Sessantaquattro fa oggi, Franco Basaglia prendeva servizio al manicomio di Gorizia come direttore. Respinto dal sistema universitario come un corpo estraneo, aveva accettato nel 1961 di andare in trincea, dove la sua rivoluzione avrebbe preso forma e corpo appunto, quello dei “matti” che sopravvivevano in quell’inferno. Quando il capo ispettore, Michele Pecorari, gli portò alla firma - un atto di semplice routine - quel 16 novembre il librone delle contenzioni meccaniche, i pazzi da legare, Basaglia giocherellò con la stilo, poi si fermò con un gesto aereo, la richiuse e disse il suo celebre: «E mi no firmo», e io non firmo, lo sparo di inizio di una rivoluzione culturale che avrebbe portato poi alla legge 180 e alla abolizione dei manicomi.

Con un atto di resistenza civile che vale lo studente davanti al carro armato a Tien an Men, Basaglia apre la più straordinaria stagione di trasformazione in senso progressista e democratico della vita del paese, quella che avrebbe portato alla legge sull’aborto e alla istituzione del servizio sanitario nazionale.

L'ospedale psichiatrico Materdomini, al confine tra Nocera Superiore e Roccapiemonte (Salerno), prima di essere convertito in casa-famiglia dal direttore Pasquale Palumbo, in una immagine di repertorio. Quaranta anni fa si chiudeva definitivamente l'era dei manicomi in Italia. Una 'rivoluzione' resa possibile dalla legge 180 del 13 maggio 1978, che porta anche il nome dello psichiatra che la promosse, Franco Basaglia. ANSA/LUIGI PEPE

Oggi che le conquiste della legge 180 sono messe a rischio dalla volontà della maggioranza di riscriverla in un senso antitetico a quello immaginato dal suo ispiratore, passo indietro inaccettabile per l’Italia, c’è una questione specifica, che potrebbe sembrare marginale, ma che invece è al cuore di quella riforma, che rifiutava proprio la mortificazione e la costrizione dei pazienti degli istituti di salute mentale.

Ancora oggi non abbiamo statistiche certe, interoperabili e su scala nazionale delle contenzioni meccaniche che vengono effettuate nel nostro sistema sanitario.

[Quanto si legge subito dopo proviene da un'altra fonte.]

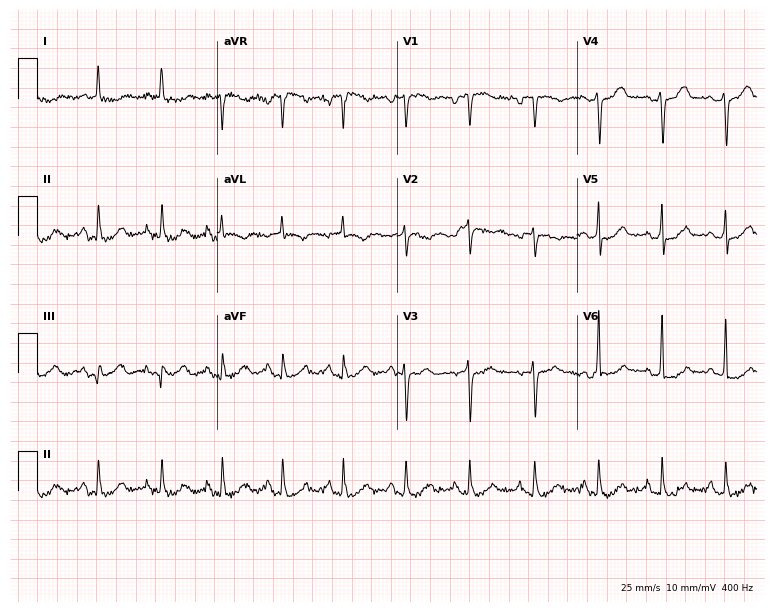
12-lead ECG from a male patient, 64 years old. Screened for six findings — first-degree AV block, right bundle branch block, left bundle branch block, sinus bradycardia, atrial fibrillation, sinus tachycardia — none is recorded.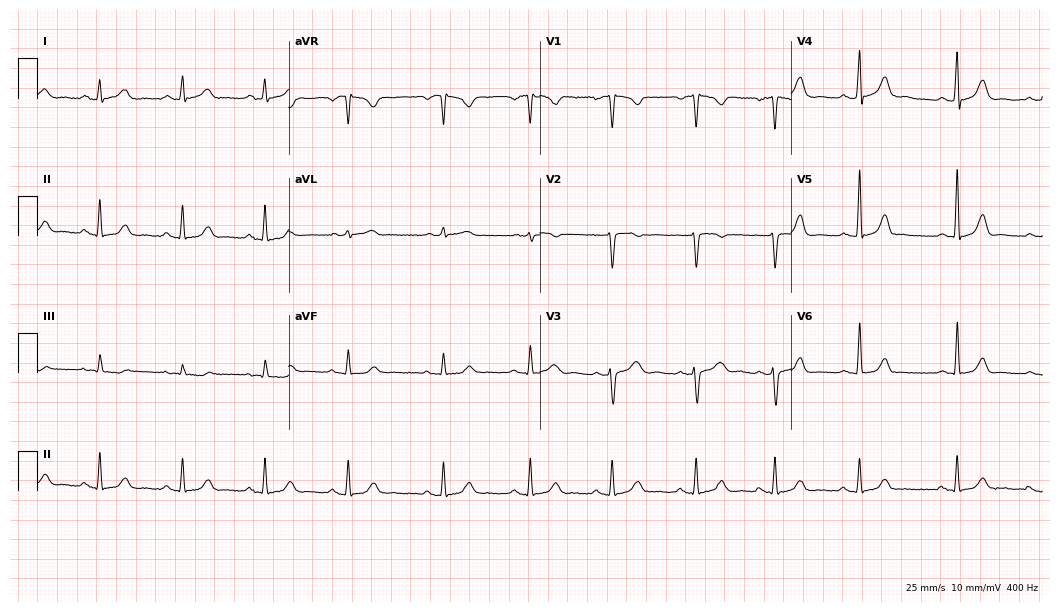
ECG (10.2-second recording at 400 Hz) — a female patient, 31 years old. Labelled as a normal ECG.

Una pratica che non ha nulla a che vedere con una terapia o con un presidio medico, ma è solo il retaggio di un passato concentrazionario. Sono ancora troppi, se si fa eccezione del Friuli Venezia Giulia e di poche realtà virtuose no restraint, che alle fascette preferiscono il lavoro di cura, il confronto con il paziente, la terapia, i reparti che usano la contenzione meccanica, per tacere di quella chimica e ambientale.

Non abbiamo statistiche e dati che ci dicano in maniera uniforme su quante persone venga applicata, per quanto tempo, con quale motivazione medica. Solo pochi giorni fa la Conferenza Stato Regioni, recependo il lavoro di un tavolo tecnico per il superamento della contenzione meccanica che risale al 2021, ha dato 12 mesi di tempo e zero euro per avvicinare un orizzonte sanitario in cui non si leghi più.

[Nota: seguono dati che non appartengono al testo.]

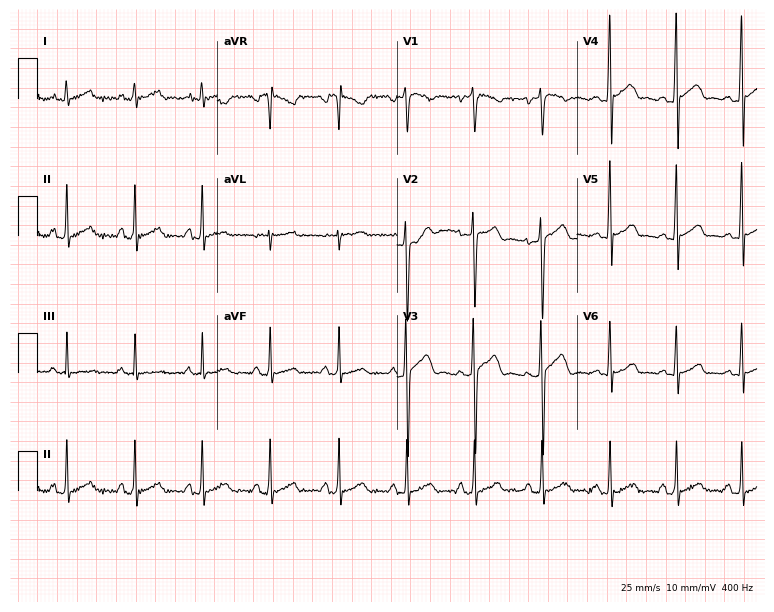
Resting 12-lead electrocardiogram (7.3-second recording at 400 Hz). Patient: a male, 20 years old. None of these six findings is recorded: first-degree AV block, right bundle branch block, left bundle branch block, sinus bradycardia, atrial fibrillation, sinus tachycardia.

Per cercare di costruire qualcosa subito, creando uno spazio legislativo che istituisca una banca dati dove far arrivare i dati sulle contenzioni e avere finalmente una immagine chiara che ci consenta di superare questa pratica di tortura, un emendamento in manovra di Bilancio chiede 2 milioni di euro per fare un passo avanti concreto in questa direzione. Non lasciando all’anno che verrà e al senno del poi una battaglia di civiltà e di diritti umani che, come dovrebbe accadere anche su altri versanti - penso, ad esempio, alla inaccettabile mancanza di dati certi sui femminicidi in Italia - parte dalla prevenzione, dunque dalla cognizione di un fenomeno e da numeri affidabili, verificati, aggiornati.

Conoscere per deliberare, ma anche deliberare per conoscere. E prevenire. Nel mondo dei dati e dell’intelligenza artificiale, di una sanità che non perda mai di vista l’umanità e la dignità delle persone, legare una persona al letto è un assurdo che può e deve essere superato. Per sempre.